The Arrival by Shaun Tan

We used to have a saying in our house, "Never try to make a happy baby happier." The idea was that if everything was going beautifully, tossing in another toy might disrupt the balance. Well, I feel like a happier baby now that I have not only read Tales From Outer Suburbia by Shaun Tan*, but The Arrival as well.

The NY Times book review online talks of the book's "sheer beauty" and says that "His drawings depict architecture and clothing that are at once historic and futuristic," but that did not really prepare me for the real beauty and wonder I felt turning the pages. "Historic," in this case, means from various countries and times. "Futuristic" means a world with flying booths, fantastical creatures, and ways of getting food out of walls that corresponds more with dreams than daily life. Along with the characters, we too, are new to this place, which feels like the fantastical shadow of New York in the early 1900s.

On his websiteTan shows many images from The Arrival and tells about his process. He writes that his personal background of growing up in Australia with a Chinese father and an Australian mother gave him a "vague notion of separateness, an unclear identity, a detachment from roots…" Both Tan's sense of confusion and longing to understand is embodied in the characters' feelings and can be clearly understood, even without words.
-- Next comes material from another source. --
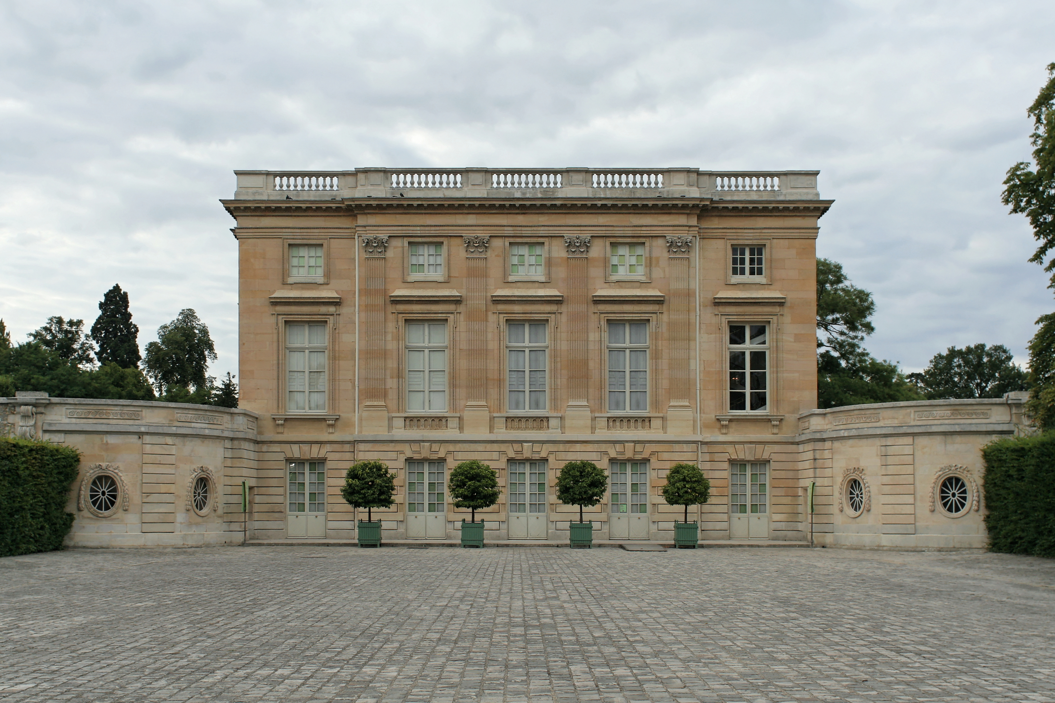 Petit Trianon, façade sud donnant sur la cour d'entrée : un étage de soubassement à bossage, deux étages carrés liés par quatre pilastres corinthiens colossaux sur l'avant-corps central.
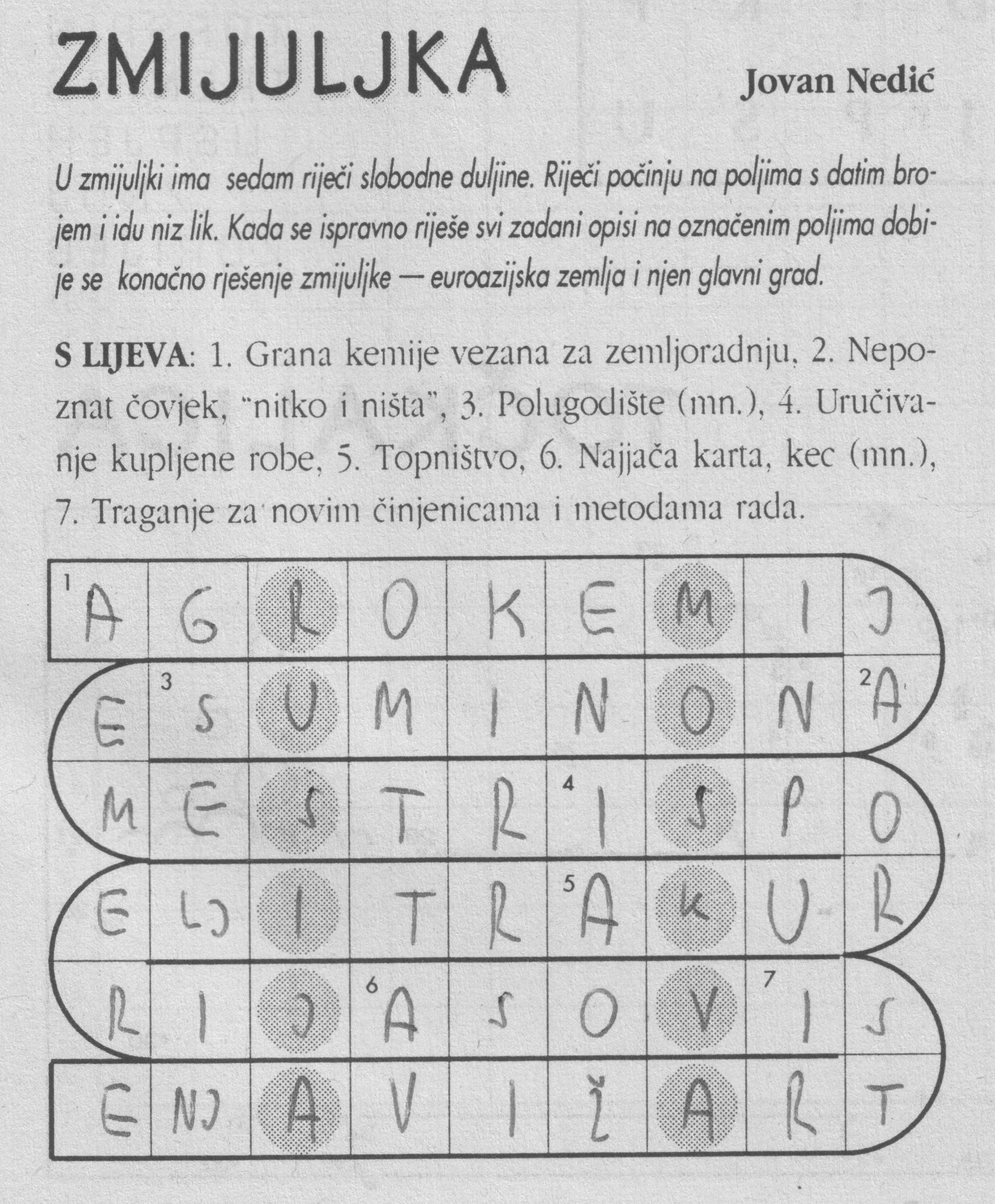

Through his process he researched graphic novels and discovered that they are more like films than comics. He had not set out to produce a graphic novel, but it turned out that the story wanted to be told in pictures and to feel like a family photo album with sepia images. He cited learning about storytelling through sequence from Scott McCloud's Understanding Comics as an excellent resource (I agree), and how Japanese manga is quite different from American comics. He also mentioned another of my favorites, Uri Shulevitz's Writing with Pictures: How to Write and Illustrate Children's Books.

This story in images primarily unfolds through sequence, accumulation of ideas, and overall landscapes. I'd like to point out its brilliance on a purely structural level (I hope you will experience the story for yourself if you haven't already). It begins with a series of objects and a family portrait; we learn who this family is through the objects: their economic status, their relationships to each other, that someone will be traveling. In the portrait we see their faces. Next, we see a sequence of actions, like movie stills; the family arising and getting ready for the day. Thirdly, we are introduced to the landscape, what their world is like for them, and now for us. More sequenced actions—told in a grid of smaller pictures—and the landscapes that take up one page or a full page spread begin to alternate randomly. The pages are divided into differently sized squares and rectangles for visual variation. Time slows down and speeds up depending on how much attention he wants us to pay to a particular event. If we are to watch an action in minute detail, we see multiple images: each image only slightly different from the one preceding it. We might see hands packing or a factory worker on an assembly line. His pictures and his pacing are exquisite.

I've been feeling the difference between words and images for awhile now. Reading only images is a quiet feeling, it works on a different level. We have to understand the meaning with our body and through our intuition, which has the potential to be confusing. In this particular case, the artwork and the choices are so perfect that the story is clear.